What will happen if you climb 10 storeys at a go?
Without resting. Without a sip of water.
I’d be holding onto the staircase’s railing, panting, and shaking because my knees would be wobbling. And if I continue to climb, I may just pass out.
Similarly, if the stock market rallies for a prolonged time with a pause, a pullback is around the corner.
In the current bull market we are in (after the COVID-19 crash), the deepest pullback in the S&P 500 is 10.3%. This took place in Sept 2020. Thereafter, prices went sideways for nearly 2.5 months!
Understanding this principle, you’ll want to spot signs of reversals and bearish continuation candlestick patterns so that you can deploy your capital elsewhere to maximize your gains.
What are these signs and candlestick patterns? Let’s jump right in.
#1 Three Black Crows
The 2 vertical lines represent an uptrend prior to the formation of the Three Black Crows candlestick pattern.
There must be a gap up at the opening of the 1st candlestick. Price for that day should retreat too, resulting the body of the candlestick to turn red.
The Three Black Crows bearish reversal candlestick pattern appeared on the chart of XES is mid-Mar 2021. Let’s uncover the trading psychology behind this bearish reversal candlestick pattern. Prices of XES have been soaring since Feb 2021. As steep as its climb was, the bearish move was steeper and swifter. What happened?
Do you remember the analogy of stair-climbing in the introduction? After a rally, prices need to rest.
Market participants were highly optimistic on XES. They bought shares of XES and this led to a huge rally in Feb 2021. Prices rose by 30% till early Mar 2021!
However, market participants have been selling their shares to realize their profit on the way up. It was at $66 that the market participants decided that XES is too expensive and decided to cash out. That led to a drop in price to about $62, before rebounding the day later.
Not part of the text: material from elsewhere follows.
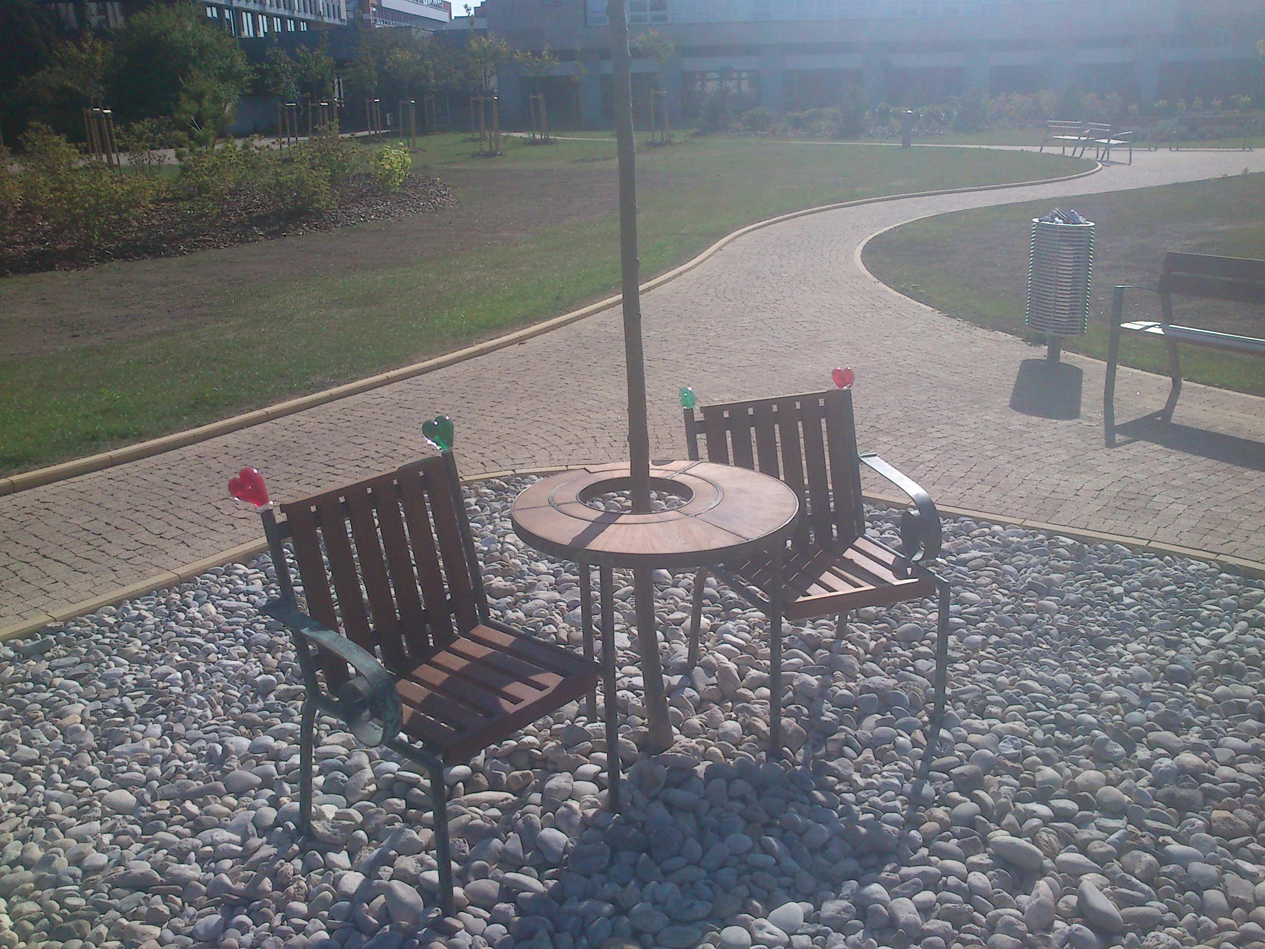 Lavička Václava Havla

On the 1st candlestick in the Three Black Crows candlestick pattern, market participants were still bullish. This is shown in the gap up. But little did they expect the bears to be out to push prices down throughout that day.
The next day, the bulls were back in the frame. They managed to push prices higher briefly before the bears stepped in once again. This explains the upper wicks. The bears won that day, resulting in another red candlestick.
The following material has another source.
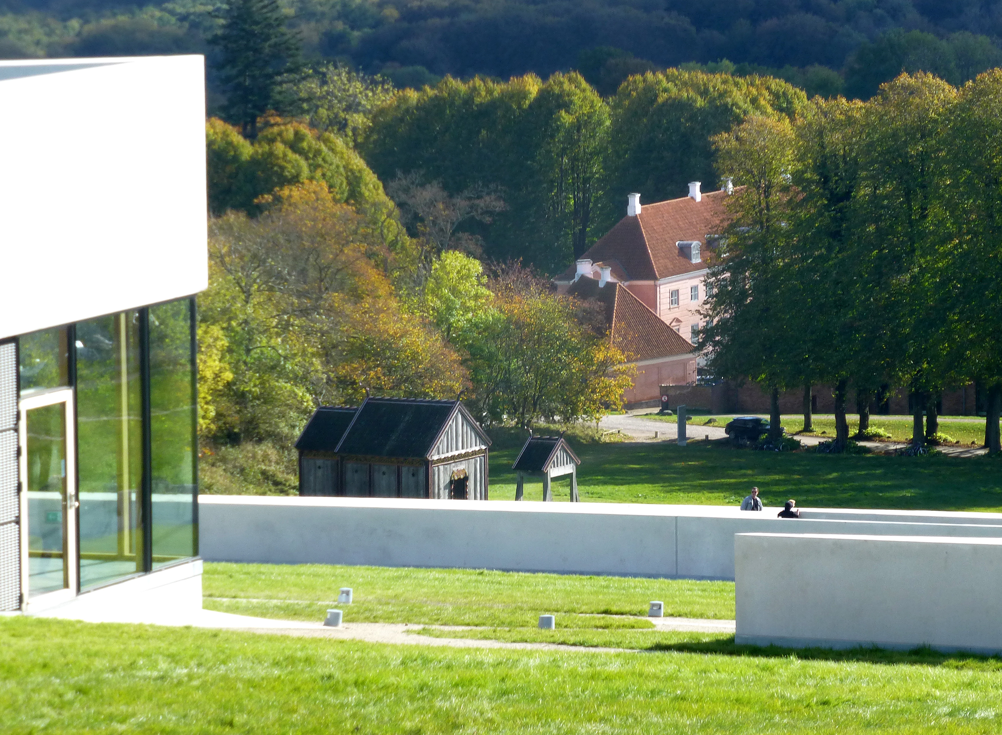 Herregården Moesgaard og rekuntruktionen af Hørning Kirke set fra taget

The bears continued battling the bulls on the following day, with the bears winning again, but not without a fight back from the bull. This is inferred from the lower wick.
It was right after the 3rd candlestick in the Three Black Crow bearish reversal candlestick pattern that the bears ran riot. Prices collapsed by $21.40 (13.3%) in just over a week!
Imagine buying 100 shares of XES. You’ve lost $2,140! But all hope is not lost if you have a stop loss in place. Find out where your stop loss should be for XES here.
#2 Three Identical Crows
Similar to the Three Black Crows, the 2 vertical lines represent an uptrend prior to the formation of the Three Identical Crows candlestick pattern.
The only difference here is that the body of the candlesticks are identical in height. This is rare, and last spotted on the chart of CF in mid-Jan 2021.
CF was in a marvelous uptrend before the Three Identical Crows bearish reversal candlestick pattern was formed.
What do you notice about the gradient of the uptrend? How steep was it? This rate of increase proved to be unsustainable. It is akin to sprinting up 10 storeys in a go.
In mid-Jan 2021, the market participants no longer felt optimistic about CF. They sold part of their holdings to enjoy their sweet profit. This can be inferred from the presence of more red candlesticks as the Three Identical Crows pattern was formed.
The inevitable pullback happened, with prices sliding by $3.55 (8.2%) in a short week.
#3 Downside Tasuki Gap
The 2 vertical lines tell us that the Downside Tasuki Gap bearish candlestick pattern takes place in a pullback or downtrend.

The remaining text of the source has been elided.